Posted in Fulfillment, Knowing yourself, No image
104 comments on “This is what it looks like to have a hard time making a change
  1. izzat aziz says:

    after i finish with my university stuff.. i will spend more time to read your older post currently i just have enough time to read your latest post.

    sometime when you not update i do read one-two your older post.. and i almost like all :)

  2. Arin says:

    Holy what the what? I have no idea what you’re trying to say in this post, but it’s entertaining! The whole one night stand thing was a riot. As was the eyebrow story. Come on! Everyone knows that if you want your brows done right, you have to go to NY! Thanks for the post! -A.

  3. Heather says:

    Change is stressful even good changes. One of the reasons why I think work-life balance is a fallacy.

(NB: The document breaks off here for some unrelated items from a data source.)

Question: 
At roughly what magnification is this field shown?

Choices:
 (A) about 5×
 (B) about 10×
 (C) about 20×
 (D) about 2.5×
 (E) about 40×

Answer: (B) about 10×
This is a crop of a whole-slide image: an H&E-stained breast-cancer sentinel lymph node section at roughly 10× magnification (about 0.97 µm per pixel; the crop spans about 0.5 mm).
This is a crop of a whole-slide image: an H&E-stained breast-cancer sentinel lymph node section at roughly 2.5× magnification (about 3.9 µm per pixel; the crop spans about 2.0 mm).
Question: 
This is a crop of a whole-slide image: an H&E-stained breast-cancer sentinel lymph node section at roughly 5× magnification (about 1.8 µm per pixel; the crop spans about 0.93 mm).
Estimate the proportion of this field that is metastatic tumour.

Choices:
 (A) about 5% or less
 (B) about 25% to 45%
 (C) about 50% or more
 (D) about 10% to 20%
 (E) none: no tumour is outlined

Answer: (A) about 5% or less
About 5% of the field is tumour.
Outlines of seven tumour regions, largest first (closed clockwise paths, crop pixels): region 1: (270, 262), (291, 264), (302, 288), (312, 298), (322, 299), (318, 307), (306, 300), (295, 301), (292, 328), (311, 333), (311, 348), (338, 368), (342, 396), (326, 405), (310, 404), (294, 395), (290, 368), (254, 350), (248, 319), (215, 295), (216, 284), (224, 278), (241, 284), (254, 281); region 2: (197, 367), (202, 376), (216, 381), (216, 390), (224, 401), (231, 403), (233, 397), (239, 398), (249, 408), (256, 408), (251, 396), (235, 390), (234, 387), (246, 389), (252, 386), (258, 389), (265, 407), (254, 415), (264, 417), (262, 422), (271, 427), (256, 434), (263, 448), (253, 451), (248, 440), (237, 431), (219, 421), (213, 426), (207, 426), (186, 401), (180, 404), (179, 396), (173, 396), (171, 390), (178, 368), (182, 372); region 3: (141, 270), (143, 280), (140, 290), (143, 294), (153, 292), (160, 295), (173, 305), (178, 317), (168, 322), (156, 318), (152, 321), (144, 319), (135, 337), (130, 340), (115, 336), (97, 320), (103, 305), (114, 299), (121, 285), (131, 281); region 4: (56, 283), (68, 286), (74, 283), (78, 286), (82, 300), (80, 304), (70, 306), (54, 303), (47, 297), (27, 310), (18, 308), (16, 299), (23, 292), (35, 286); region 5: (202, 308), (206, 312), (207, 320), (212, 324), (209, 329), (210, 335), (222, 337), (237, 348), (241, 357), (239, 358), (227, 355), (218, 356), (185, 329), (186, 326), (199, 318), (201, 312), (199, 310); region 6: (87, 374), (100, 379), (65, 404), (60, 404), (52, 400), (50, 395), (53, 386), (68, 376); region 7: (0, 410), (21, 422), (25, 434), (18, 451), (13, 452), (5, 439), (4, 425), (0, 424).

Soon as we get a sense of balance we shake things up. When things are unstable we want things to settle again. But that’s not very exciting and we don’t like that….I think a holiday is a step off the roller coaster. It feels so refreshing to stop lurching around for a while and it gives you a sense of the bigger picture. Of course then you get back on and start all over again.

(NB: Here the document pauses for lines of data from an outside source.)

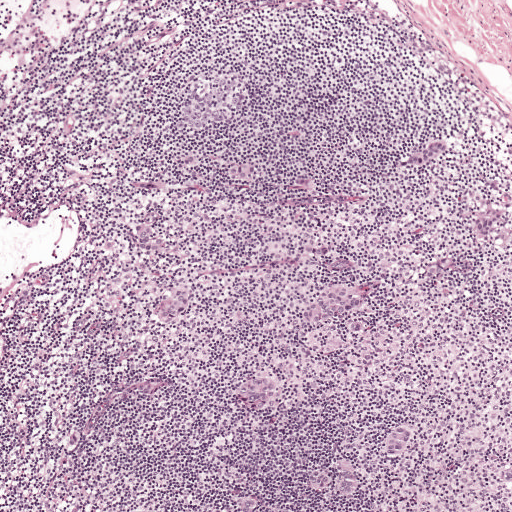
This is a crop of a whole-slide image: an H&E-stained breast-cancer sentinel lymph node section at roughly 5× magnification (about 1.9 µm per pixel; the crop spans about 1 mm).
The eight largest tumour regions' boundaries, simplified and listed clockwise, largest first: region 1: (333, 282), (346, 282), (360, 286), (364, 284), (372, 290), (372, 302), (361, 309), (316, 326), (303, 326), (290, 322), (287, 310), (318, 285); region 2: (150, 210), (162, 214), (163, 231), (175, 242), (185, 239), (185, 252), (174, 258), (162, 259), (146, 258), (136, 249), (131, 236), (132, 225), (137, 215); region 3: (319, 466), (358, 472), (365, 483), (359, 496), (348, 501), (336, 501), (325, 499), (314, 493), (304, 484), (306, 470); region 4: (247, 372), (259, 373), (271, 376), (281, 383), (280, 396), (270, 405), (258, 409), (242, 408), (232, 404), (226, 389), (231, 377); region 5: (406, 418), (417, 422), (420, 434), (418, 445), (409, 458), (395, 464), (382, 463), (379, 450), (380, 436), (389, 425); region 6: (180, 281), (192, 286), (197, 300), (189, 310), (175, 320), (161, 323), (149, 315), (150, 303), (159, 292), (168, 284); region 7: (492, 208), (504, 210), (509, 216), (504, 227), (480, 240), (469, 239), (463, 226), (467, 215), (478, 210); region 8: (443, 138), (447, 151), (429, 168), (417, 173), (408, 166), (413, 156), (430, 141).
10 more, smaller tumour regions are not outlined.
Two more small tumour pieces are annotated here but not outlined.
Tumour covers about 5% of the frame.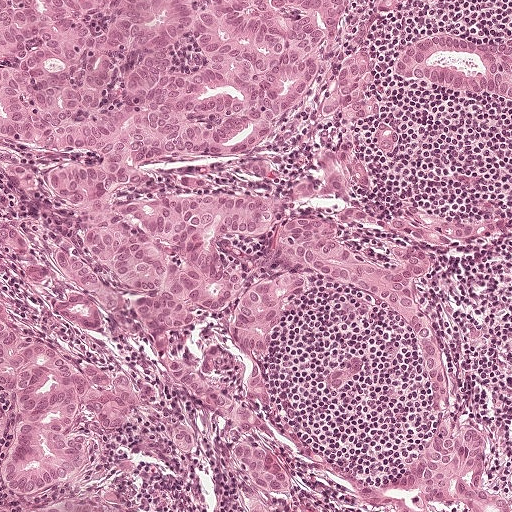
H&E-stained section of a sentinel lymph node (breast cancer), from a whole-slide image, viewed at about 10×: the field is about 0.5 mm across, about 0.97 µm per pixel.
Two metastatic tumour regions, each outlined as a closed clockwise path in crop pixels (x, y), largest first: region 1: (0, 296), (22, 332), (122, 370), (134, 383), (136, 400), (127, 426), (114, 433), (106, 433), (87, 411), (78, 410), (73, 428), (85, 430), (86, 447), (68, 477), (46, 491), (6, 491), (0, 487), (0, 472), (16, 456), (18, 400), (4, 392); region 2: (0, 404), (7, 410), (7, 414), (7, 426), (0, 436).
Tumour covers about 5% of the frame.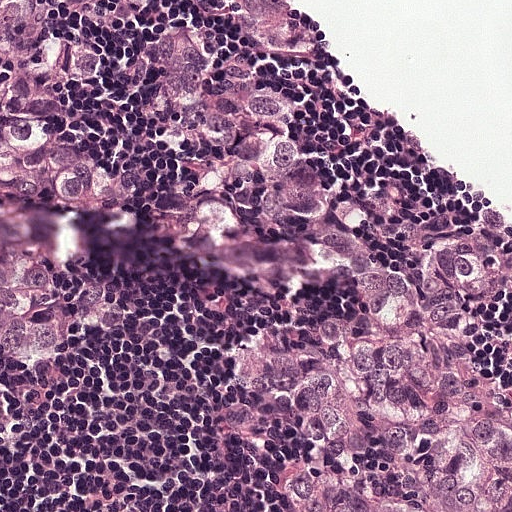
A 0.25-mm field of an H&E-stained sentinel lymph node from a breast-cancer patient (whole-slide image), shown at about 20×, about 0.49 µm per pixel.
One metastatic tumour region; its boundary, reduced to 21 corners and listed clockwise: (0, 0), (298, 0), (315, 28), (301, 76), (306, 111), (382, 212), (486, 220), (511, 238), (511, 511), (280, 508), (244, 378), (248, 297), (176, 239), (134, 80), (111, 54), (78, 70), (76, 97), (130, 152), (136, 220), (57, 347), (1, 348).
The annotated tumour makes up about 60% of the crop.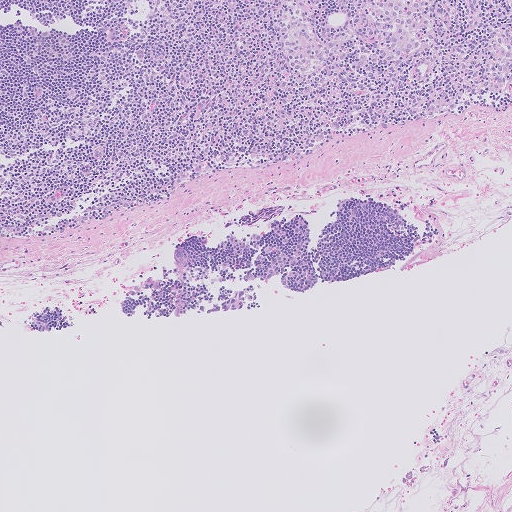
This is a crop of a whole-slide image: an H&E-stained breast-cancer sentinel lymph node section at roughly 5× magnification (about 2.0 µm per pixel; the crop spans about 1.0 mm).
Outlines of two tumour regions, largest first (closed clockwise paths, crop pixels): region 1: (293, 202), (292, 210), (260, 228), (235, 230), (220, 226), (228, 217), (262, 205); region 2: (239, 289), (259, 289), (259, 300), (249, 302), (235, 313), (211, 315), (193, 313), (199, 304), (206, 305).
The annotated tumour makes up under 5% of the crop.

  4. Ideas With A Kick says:

    Change… I’m doing some of that right now, and I know the feeling. I think I’m trying to swallow a whole elephant at once, instead of one piece at a time, and it only makes things worse.

  5. Jorgen Sundberg says:

    Interesting post about eyebrows! I like how you started it like one of those sitcom episodes with 90% flashbacks :-) You have an extensive archive to draw from so well done.

  6. MDTaz says:

    Except eyebrows are important, and rogue hair management is key. Changing the reliable sources for this kind of maintenance is no small task.

  7. S.Miller says:

    The type of sales people you admire are everywhere. I am afraid of the hard sell. I don’t know if my husband is more worried for me or the salesperson when he sees the hard sale coming. Usually, it overwhelms me, and I run away as quickly as possible, but sometimes I lash out in anger. (Please do not try your psychological kung fu on me.)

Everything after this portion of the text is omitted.